I have two normally distributed random variables, X and Y.
X has mean 66 and standard deviation 6.
Y has mean 77 and standard deviation 7.
The correlation between the random variables is given as 0.8.
The task is to find the probability $$P(X > 0.7Y)$$
This is my attempt:
Create the random variable $$D = 0.7Y – X$$
and calculate $$P(D < 0)$$
The variable D should also be normally distributed with these properties:
$$\mu_D = 0.7 \times 77 – 66 = -12.1$$
$$\sigma^2_D = 0.7^2 \times 49 + 36 + 2 \times 0.7 \times -1 \times 0.8 \times 7 \times 6 = 12.97$$
Then, $$P(D < 0) = F_Z\left(\frac{0 + 12.11}{\sqrt{12.97}}\right) \approx F_Z(3.36)$$
But, this is not the answer I'm supposed to get (which is instead $$F_Z(1.17)$$ according to the textbook).
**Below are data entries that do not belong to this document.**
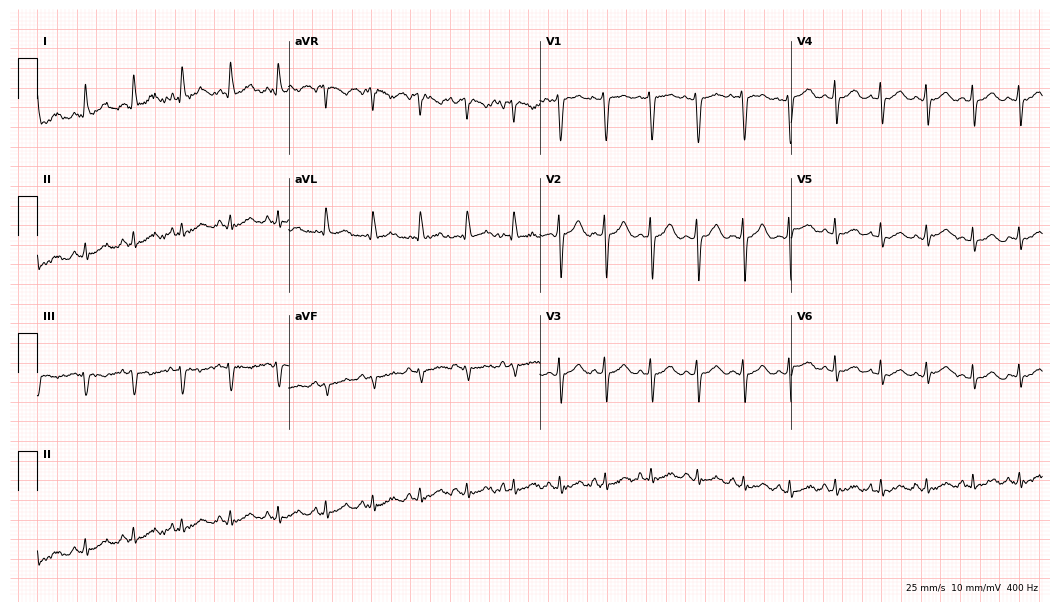
Standard 12-lead ECG recorded from a female, 46 years old. The tracing shows sinus tachycardia (a sinus rate of 100 beats per minute or more).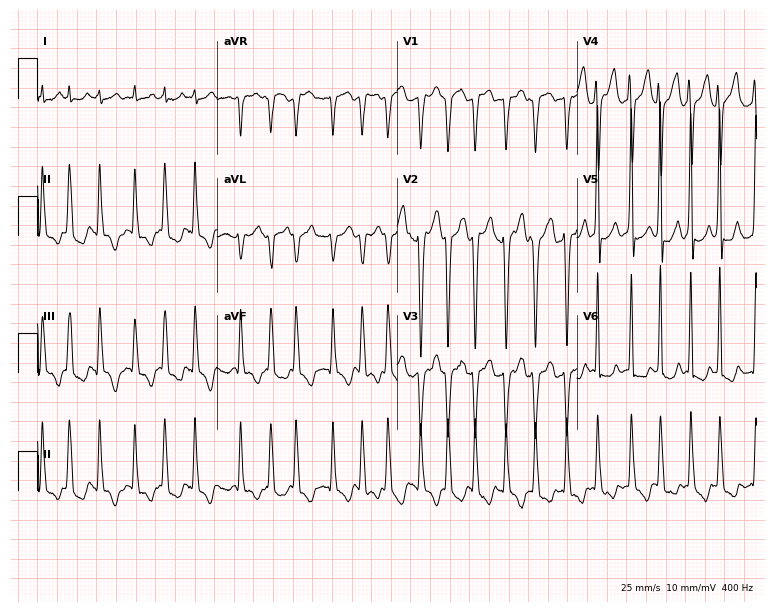
12-lead ECG (7.3-second recording at 400 Hz) from a male patient, 80 years old. Findings include atrial fibrillation.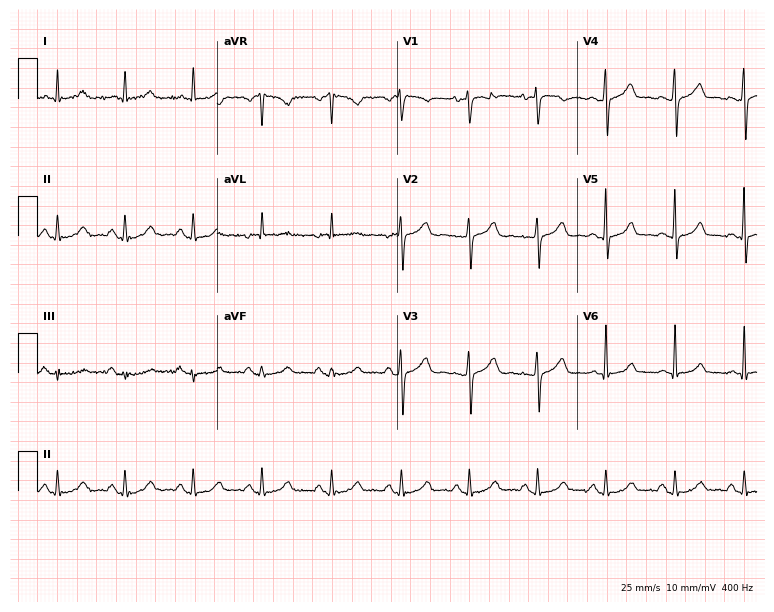
Electrocardiogram, a 61-year-old woman. Overall reading on record: normal ECG.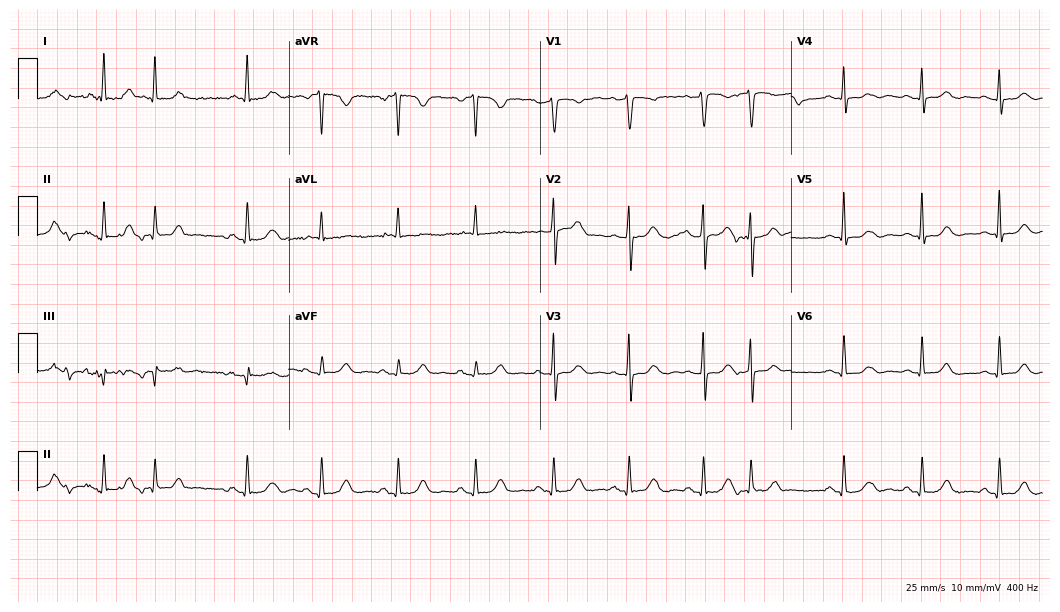
Resting 12-lead electrocardiogram (10.2-second recording at 400 Hz). Patient: a 65-year-old female. None of these six findings is recorded: first-degree AV block, right bundle branch block, left bundle branch block, sinus bradycardia, atrial fibrillation, sinus tachycardia.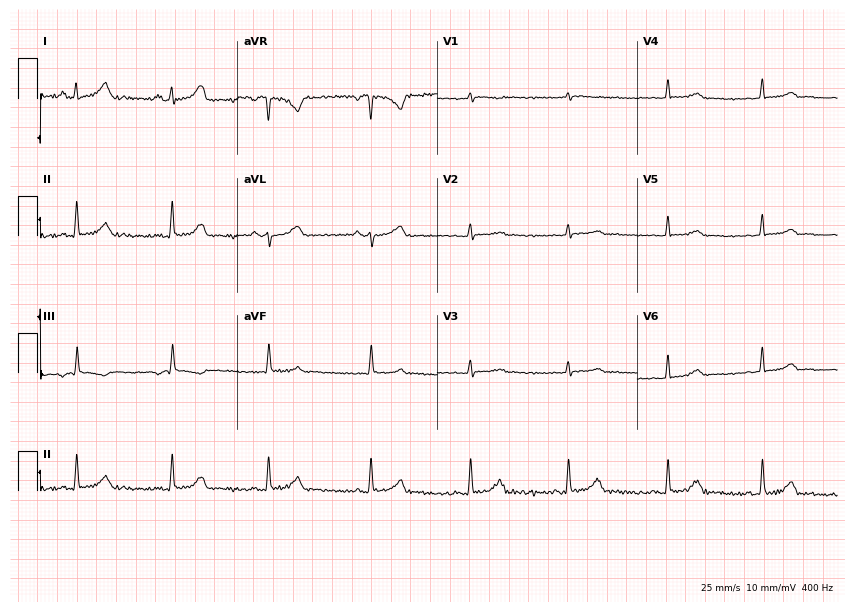
Electrocardiogram, a female, 22 years old. Of the six screened findings (first-degree AV block, right bundle branch block, left bundle branch block, sinus bradycardia, atrial fibrillation, sinus tachycardia), none is recorded.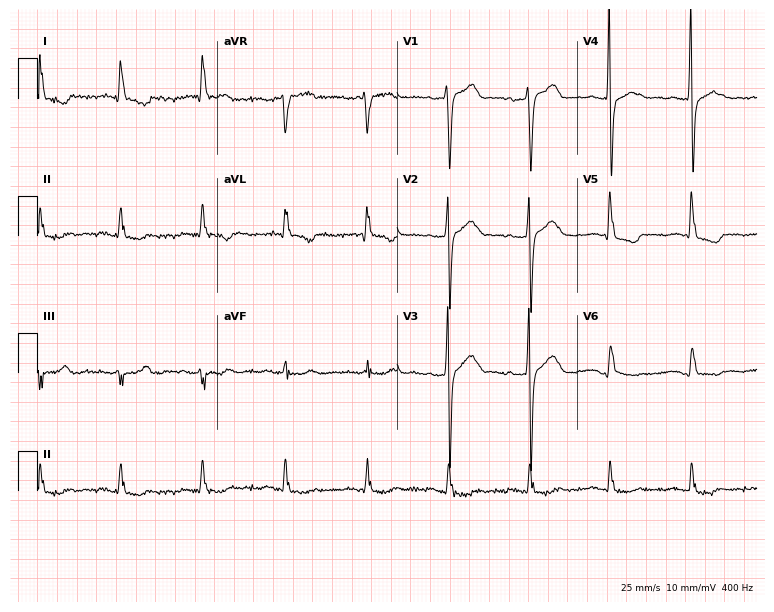
12-lead ECG from a female, 79 years old (7.3-second recording at 400 Hz). No first-degree AV block, right bundle branch block, left bundle branch block, sinus bradycardia, atrial fibrillation or sinus tachycardia recorded for this tracing. Only these six findings were labelled.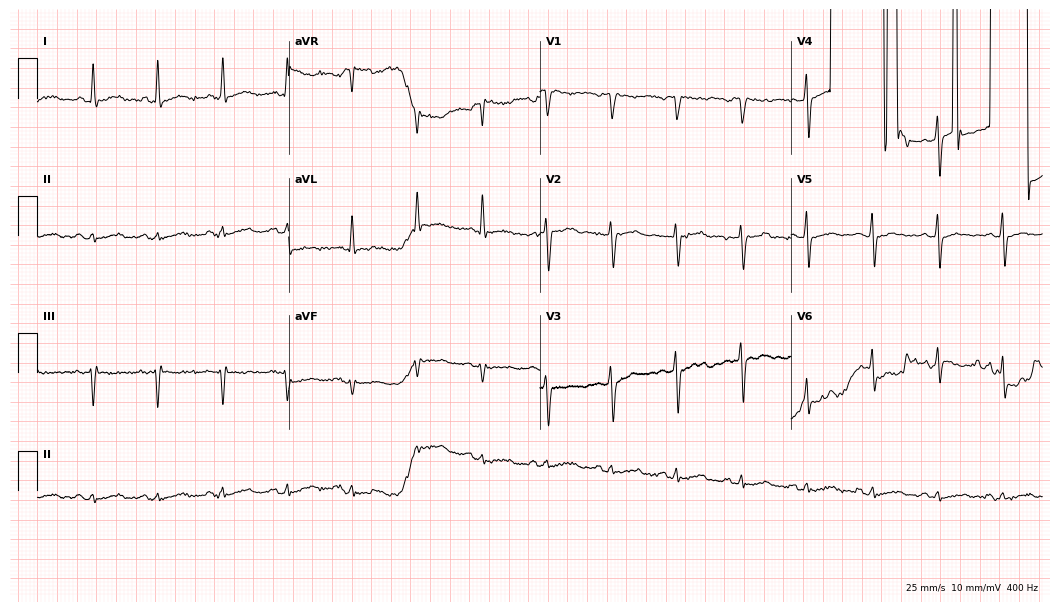
Standard 12-lead ECG recorded from a 50-year-old female (10.2-second recording at 400 Hz). None of these six findings is recorded: first-degree AV block, right bundle branch block, left bundle branch block, sinus bradycardia, atrial fibrillation, sinus tachycardia. Other findings, if any, are not listed.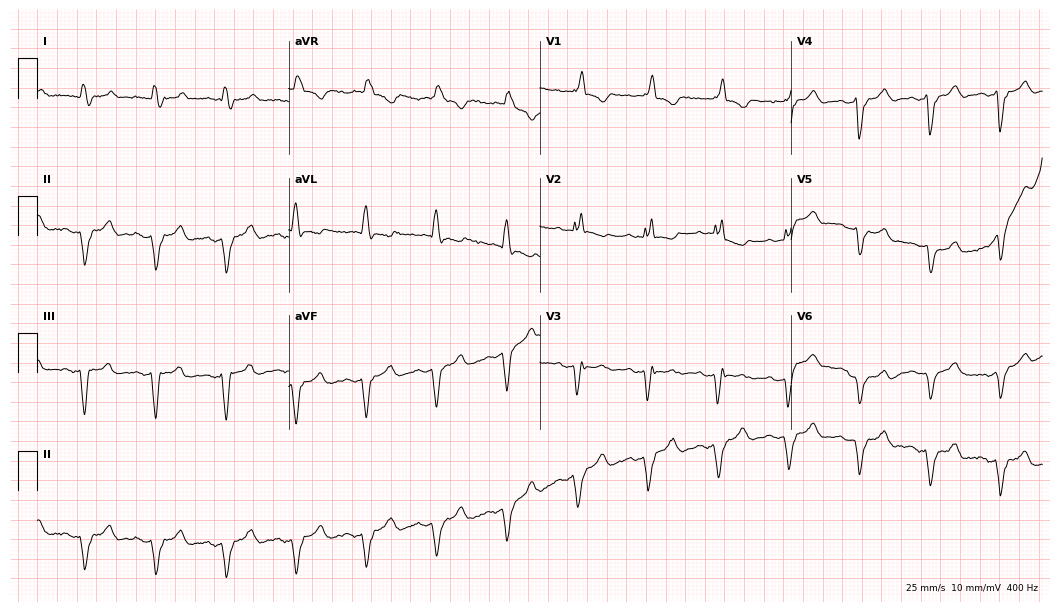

Where am I going wrong?
Best Answer
You did not go wrong anywhere, your book did. Whomsoever worked out the answer in the book missed the negative sign on the $2ab\rho\sigma_X\sigma_Y$ and calculated $$\text{var}(0.7Y - X) = 60.01 + 47.04 = 107.05$$ instead of $$\text{var}(0.7Y - X) = 60.01 - 47.04 = 12.97.$$ Thus, the book answer is $\displaystyle F_Z\left(\frac{12.11}{\sqrt{107.05}}\right) = F_Z(1.17)$ instead of $\displaystyle F_Z\left(\frac{12.11}{\sqrt{12.97}}\right) = F_Z(3.36)$.